Friday, 21 September 2018

Gunners for the Duke

In the ten years or so since I started this project I have come across very few British Foot Artillery figures. I assume this is because their comrades in the Horse Artillery have always been more popular with wargamers and therefore proportionally fewer foot castings were made. However, I have finally assembled enough vintage figures to produce three artillery batteries and the first batch are on the painting desk now. 

I’m a bit annoyed with myself though as I broke my golden rule of always painting a test figure before going into mass production. I think this was a bit of laziness on my part but I’m regretting it now as I’ve had to repaint several things across all the figures. I used the Hinton Hunt painting instructions for the officer (thanks to Clive) but without the same for the gunners I found it surprisingly hard to get uniform details. My reference books and the web are inconsistent and nobody shows a gunner with full equipment, the way Marcus Hinton modelled them.

Painting Hinton Hunt figures is tricky, and it takes a bit of trial and error to decide what detail to include, leave out or invent. Sometimes less is more and the test figure is worth doing to make sure the finished result looks right to me. In the end I had to abandon the batch painting and complete one figure to sort it all out, serves me right.

Tuesday, 18 September 2018

Big guns, little wheels

Hinton Hunt A2 with replacement wheels on left. Newline
Designs 20mm model on right.
The subject of the rather disappointing Hinton Hunt cannon models has come up before on this blog.
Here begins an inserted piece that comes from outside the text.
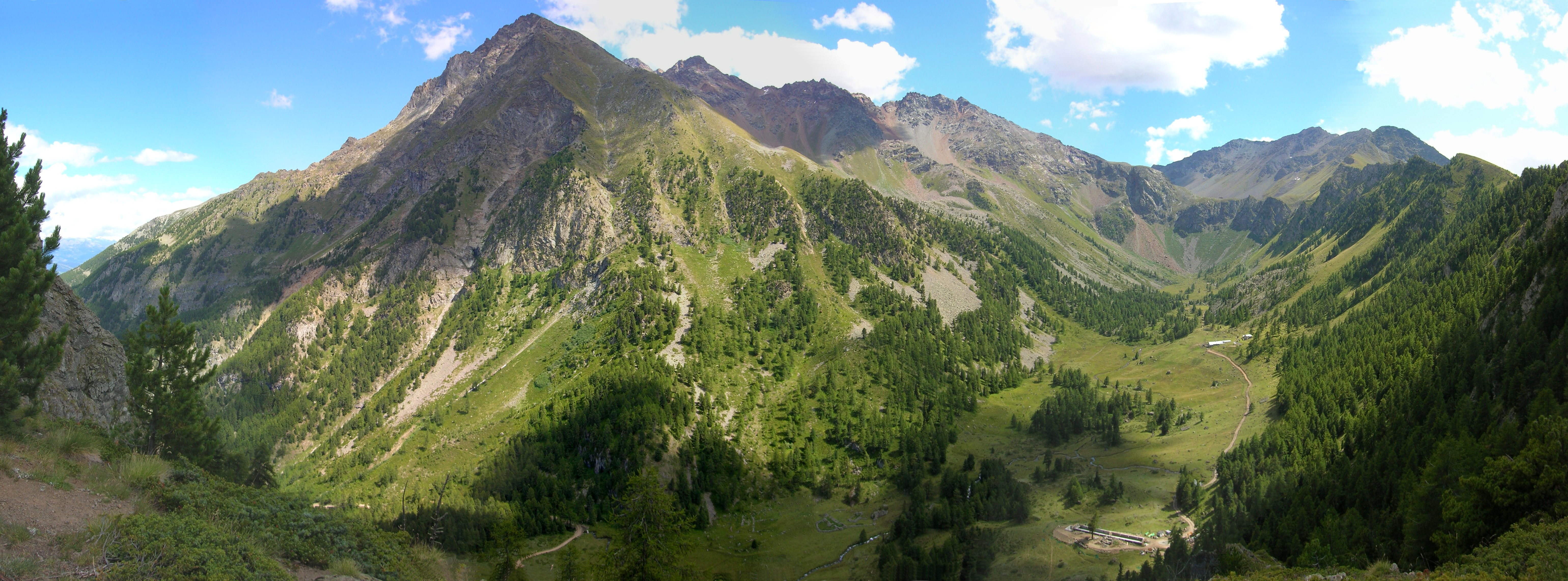 Becca di Nona e Vallone di Comboé visti dal Colle Plan Fenetre, Valle d'Aosta, Italia.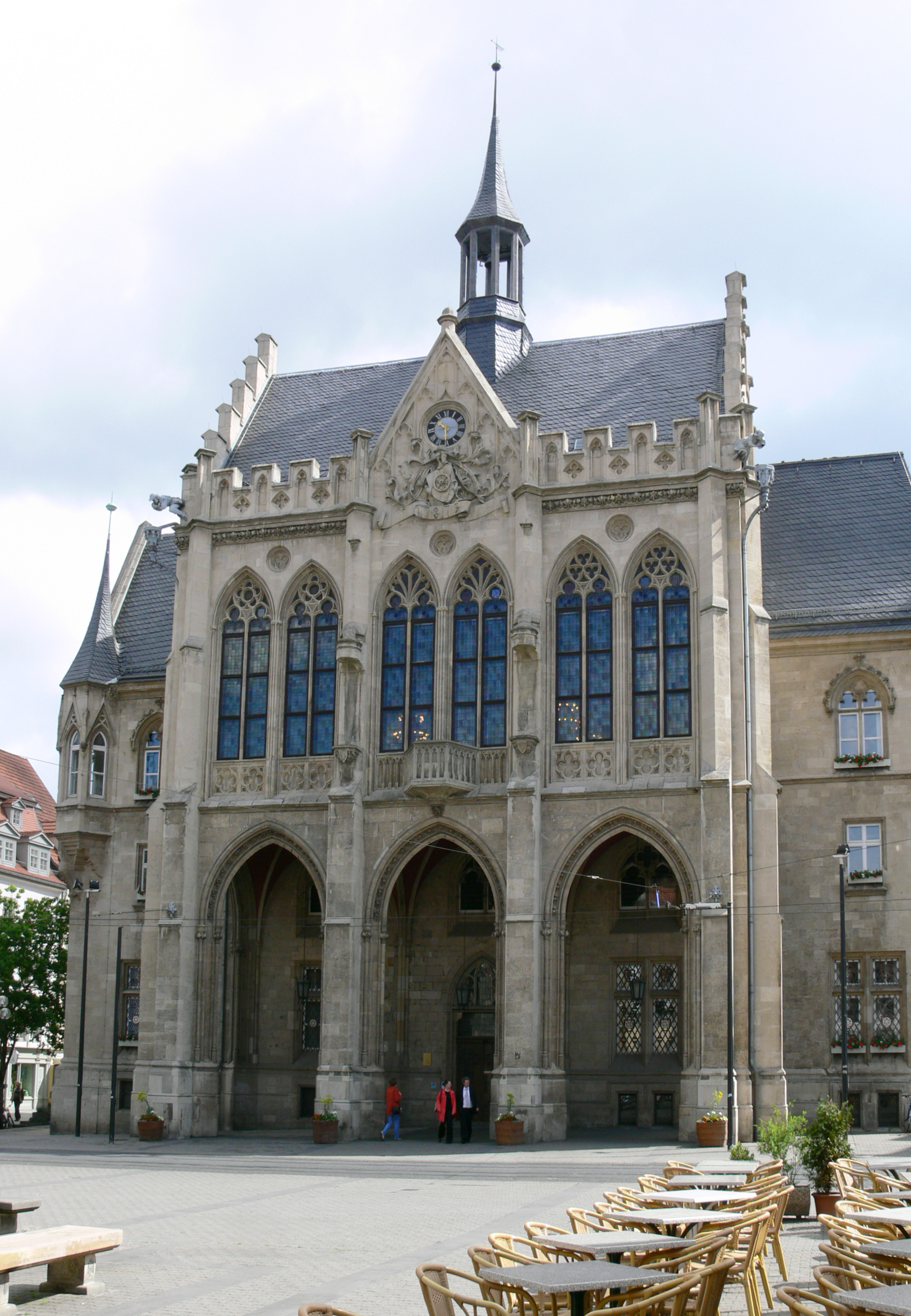 Rathaus Erfurt (heutige Form 1869 errichtet), auf dem Fischmarkt in Erfurt

The real problem with them is that the wheels are too small making the models look out of scale with the figures. The actual cannon models themselves are quite nicely proportioned but the tiny pram wheels make the overall effect unappealing.

Original Hinton Hunt models are however quite rare so when I do come across the odd one I like to include it in my forces. I have two French guns (click here) and two Austrian ones (click here) but the remainder of my guns are mostly contemporary ones by Newline Designs, which I think fit in quite well.

During my trawl of eBay over the summer I turned up one British gun A.2. Field Gun (British) which I determined to add to the Dukes arsenal. However, it just looked too puny beside my existing Newline gun, so I took the radical decision to swop the wheels with Newline ones. I’m pleased with the result even though it seems a bit sacrilegious.